- _INPUT RECORDS_
══════════
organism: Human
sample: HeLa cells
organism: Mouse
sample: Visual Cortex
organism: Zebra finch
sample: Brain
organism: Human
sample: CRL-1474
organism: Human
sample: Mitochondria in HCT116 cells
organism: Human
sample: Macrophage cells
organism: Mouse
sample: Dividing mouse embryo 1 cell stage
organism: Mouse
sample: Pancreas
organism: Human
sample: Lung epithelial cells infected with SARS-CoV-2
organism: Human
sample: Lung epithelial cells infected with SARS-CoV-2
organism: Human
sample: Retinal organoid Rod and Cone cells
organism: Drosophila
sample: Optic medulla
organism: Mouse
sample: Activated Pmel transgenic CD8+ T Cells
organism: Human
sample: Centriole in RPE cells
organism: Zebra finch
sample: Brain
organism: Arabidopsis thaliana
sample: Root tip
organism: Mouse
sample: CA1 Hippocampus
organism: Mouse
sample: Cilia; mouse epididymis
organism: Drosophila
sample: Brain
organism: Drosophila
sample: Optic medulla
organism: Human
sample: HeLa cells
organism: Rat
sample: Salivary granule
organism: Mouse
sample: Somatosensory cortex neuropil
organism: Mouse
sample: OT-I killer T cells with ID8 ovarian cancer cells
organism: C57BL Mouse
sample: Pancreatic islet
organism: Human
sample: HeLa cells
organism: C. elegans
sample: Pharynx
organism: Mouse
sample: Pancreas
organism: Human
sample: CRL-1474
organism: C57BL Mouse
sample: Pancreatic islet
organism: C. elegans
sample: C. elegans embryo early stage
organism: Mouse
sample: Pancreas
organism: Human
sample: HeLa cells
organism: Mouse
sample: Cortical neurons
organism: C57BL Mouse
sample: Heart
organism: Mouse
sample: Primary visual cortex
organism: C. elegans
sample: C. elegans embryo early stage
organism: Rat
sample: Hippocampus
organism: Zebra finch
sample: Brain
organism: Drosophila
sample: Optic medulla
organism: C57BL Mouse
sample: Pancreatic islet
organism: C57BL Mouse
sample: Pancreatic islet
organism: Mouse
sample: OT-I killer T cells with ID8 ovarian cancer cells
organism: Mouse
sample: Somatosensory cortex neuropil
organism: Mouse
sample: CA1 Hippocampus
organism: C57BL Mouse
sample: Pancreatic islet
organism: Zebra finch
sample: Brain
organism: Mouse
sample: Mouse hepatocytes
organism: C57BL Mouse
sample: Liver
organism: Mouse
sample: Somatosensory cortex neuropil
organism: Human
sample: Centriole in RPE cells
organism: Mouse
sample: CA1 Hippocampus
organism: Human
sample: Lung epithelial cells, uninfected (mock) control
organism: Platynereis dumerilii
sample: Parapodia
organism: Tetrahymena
══════════
Every word of the data above should be given again, exactly as it stands.

- _EXPECTED ANSWER_
organism: Human
sample: HeLa cells
organism: Mouse
sample: Visual Cortex
organism: Zebra finch
sample: Brain
organism: Human
sample: CRL-1474
organism: Human
sample: Mitochondria in HCT116 cells
organism: Human
sample: Macrophage cells
organism: Mouse
sample: Dividing mouse embryo 1 cell stage
organism: Mouse
sample: Pancreas
organism: Human
sample: Lung epithelial cells infected with SARS-CoV-2
organism: Human
sample: Lung epithelial cells infected with SARS-CoV-2
organism: Human
sample: Retinal organoid Rod and Cone cells
organism: Drosophila
sample: Optic medulla
organism: Mouse
sample: Activated Pmel transgenic CD8+ T Cells
organism: Human
sample: Centriole in RPE cells
organism: Zebra finch
sample: Brain
organism: Arabidopsis thaliana
sample: Root tip
organism: Mouse
sample: CA1 Hippocampus
organism: Mouse
sample: Cilia; mouse epididymis
organism: Drosophila
sample: Brain
organism: Drosophila
sample: Optic medulla
organism: Human
sample: HeLa cells
organism: Rat
sample: Salivary granule
organism: Mouse
sample: Somatosensory cortex neuropil
organism: Mouse
sample: OT-I killer T cells with ID8 ovarian cancer cells
organism: C57BL Mouse
sample: Pancreatic islet
organism: Human
sample: HeLa cells
organism: C. elegans
sample: Pharynx
organism: Mouse
sample: Pancreas
organism: Human
sample: CRL-1474
organism: C57BL Mouse
sample: Pancreatic islet
organism: C. elegans
sample: C. elegans embryo early stage
organism: Mouse
sample: Pancreas
organism: Human
sample: HeLa cells
organism: Mouse
sample: Cortical neurons
organism: C57BL Mouse
sample: Heart
organism: Mouse
sample: Primary visual cortex
organism: C. elegans
sample: C. elegans embryo early stage
organism: Rat
sample: Hippocampus
organism: Zebra finch
sample: Brain
organism: Drosophila
sample: Optic medulla
organism: C57BL Mouse
sample: Pancreatic islet
organism: C57BL Mouse
sample: Pancreatic islet
organism: Mouse
sample: OT-I killer T cells with ID8 ovarian cancer cells
organism: Mouse
sample: Somatosensory cortex neuropil
organism: Mouse
sample: CA1 Hippocampus
organism: C57BL Mouse
sample: Pancreatic islet
organism: Zebra finch
sample: Brain
organism: Mouse
sample: Mouse hepatocytes
organism: C57BL Mouse
sample: Liver
organism: Mouse
sample: Somatosensory cortex neuropil
organism: Human
sample: Centriole in RPE cells
organism: Mouse
sample: CA1 Hippocampus
organism: Human
sample: Lung epithelial cells, uninfected (mock) control
organism: Platynereis dumerilii
sample: Parapodia
organism: Tetrahymena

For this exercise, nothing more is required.